Summary: Policies for Caching OLAP Queries
in Internet Proxies
Thanasis Loukopoulos and Ishfaq Ahmad, Senior Member, IEEE
Abstract--The Internet now offers more than just simple information to the users. Decision makers can now issue analytical, as
opposed to transactional, queries that involve massive data (such as, aggregations of millions of rows in a relational database) in order
to identify useful trends and patterns. Such queries are often referred to as On-Line-Analytical Processing (OLAP). Typically, pages
carrying query results do not exhibit temporal locality and, therefore, are not considered for caching at Internet proxies. In OLAP
processing, this is a major problem as the cost of these queries is significantly larger than that of the transactional queries. This paper
proposes a technique to reduce the response time for OLAP queries originating from geographically distributed private LANs and
issued through the Web toward a central data warehouse (DW) of an enterprise. An active caching scheme is introduced that enables
the LAN proxies to cache some parts of the data, together with the semantics of the DW, in order to process queries and construct the
resulting pages. OLAP queries arriving at the proxy are either satisfied locally or from the DW, depending on the relative access costs.

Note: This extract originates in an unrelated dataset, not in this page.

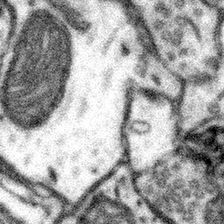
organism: Mouse
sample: Somatosensory cortex neuropil

We formulate a cost model for characterizing the respective latencies, taking into consideration the combined effects of both common
Web access and query processing. We propose a cache admittance and replacement algorithm that operates on a hybrid Web-OLAP
input, outperforming both pure-Web and pure-OLAP caching schemes.
Index Terms--Distributed systems, data communication aspects, Internet applications databases, Web caching, OLAP.
CACHING has emerged as a primary technique for coping
with high latencies experienced by the Internet users.